Question

What is the value of ${{\left( \dfrac{1}{8} \right)}^{2}}$?

Answer 1

Hint: We first try to explain the proper fraction and the representation in decimal form. Then we apply the long division to express the decimal form. Then we take the square of the decimal to find the final solution.

Complete step-by-step answer:
The given fraction $\dfrac{1}{8}$ is a proper fraction. Proper fractions are those fractions who have lesser value in numerator than the denominator. We need to convert it into decimal.
We express it in regular long division processes. The denominator is the divisor. The numerator is the dividend. The quotient will be the integer of the mixed fraction. The remainder will be the numerator of the proper fraction.
$8\overset{0.125}{\overline{\left){\begin{align}
  & 10 \\
 & \underline{8} \\
 & 20 \\
 & \underline{16} \\
 & 40 \\
 & \underline{40} \\
 & 0 \\
\end{align}}\right.}}$
Therefore, the decimal form of proper $\dfrac{1}{8}$ diffraction is $0.125$.
Now we find the square of $\dfrac{1}{8}$. We have ${{\left( \dfrac{1}{8} \right)}^{2}}={{\left( 0.125 \right)}^{2}}=\text{0}\text{.015625}$.
Therefore, the value of ${{\left( \dfrac{1}{8} \right)}^{2}}$ is $\text{0}\text{.015625}$.

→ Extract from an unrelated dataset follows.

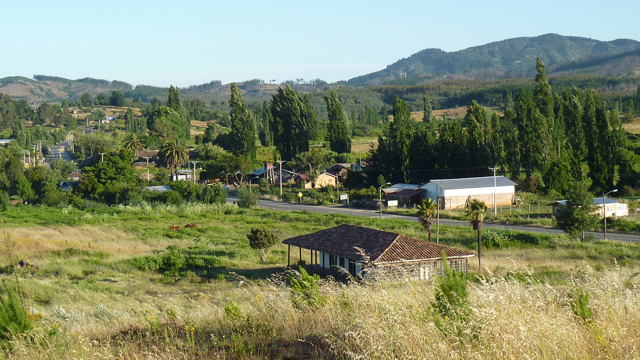 Foto tomada desde los altos de vegas de concha, direccion sur.
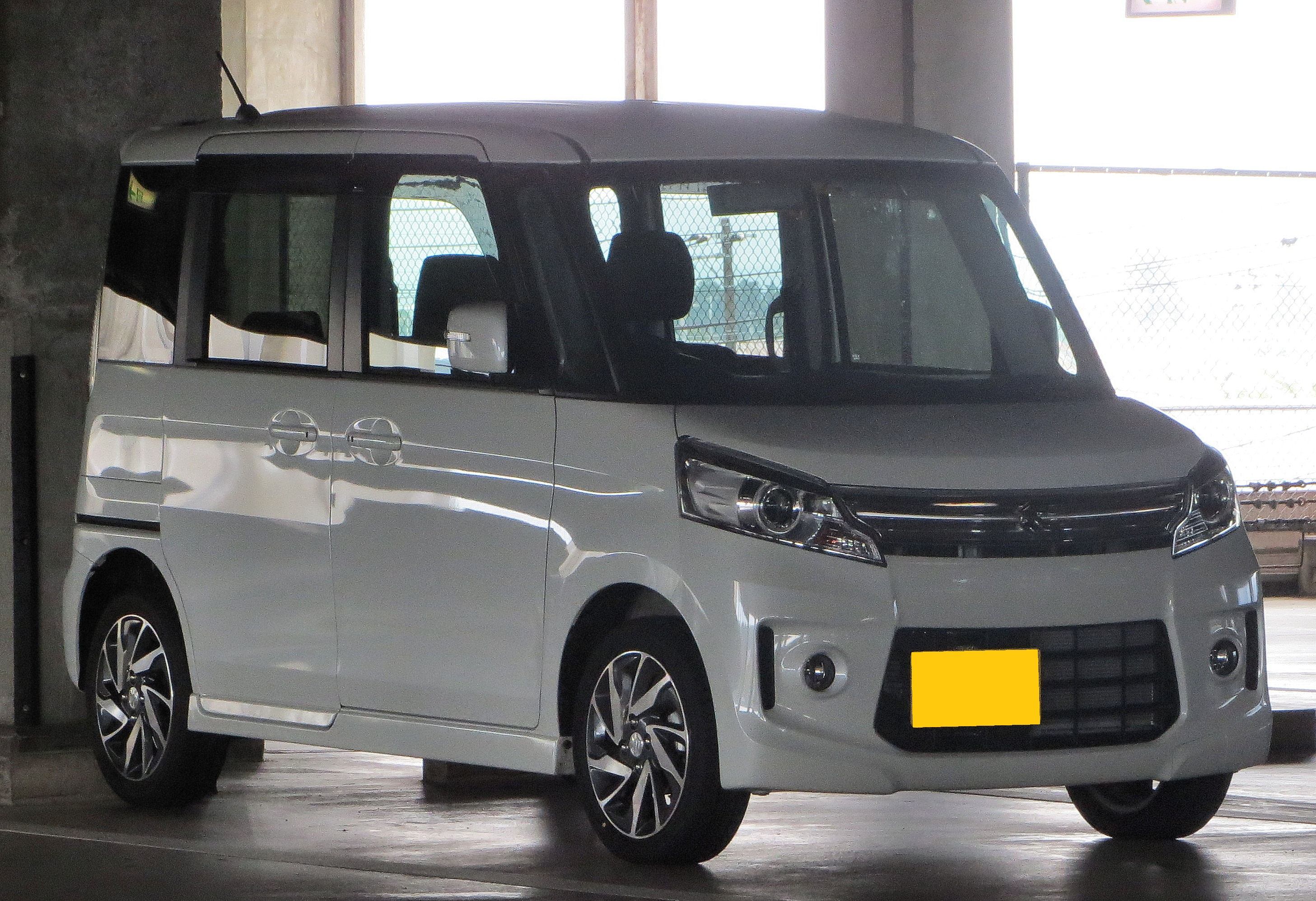 スズキ スペーシア カスタム TS
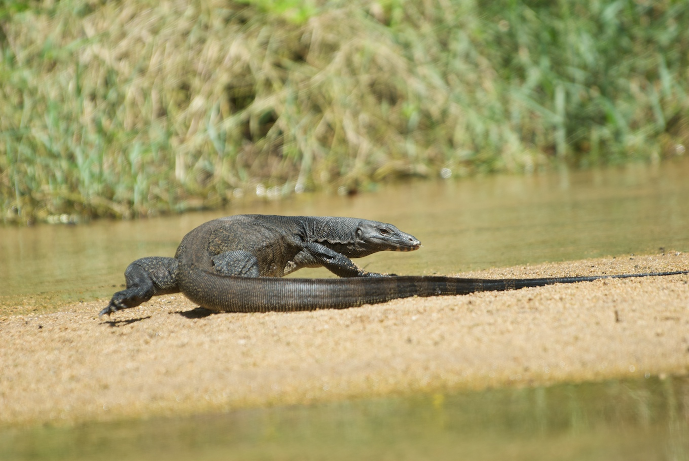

Note: We can also find the square before converting it into the form of decimal.
We know that ${{\left( \dfrac{a}{b} \right)}^{2}}=\dfrac{{{a}^{2}}}{{{b}^{2}}}$. Therefore, ${{\left( \dfrac{1}{8} \right)}^{2}}=\dfrac{1}{{{8}^{2}}}=\dfrac{1}{64}$.
Now we can convert the fraction $\dfrac{1}{64}$ into decimal using same long division process.
We get $\dfrac{1}{64}=\text{0}\text{.015625}$. Therefore, ${{\left( \dfrac{1}{8} \right)}^{2}}=\dfrac{1}{{{8}^{2}}}=\dfrac{1}{64}=\text{0}\text{.015625}$.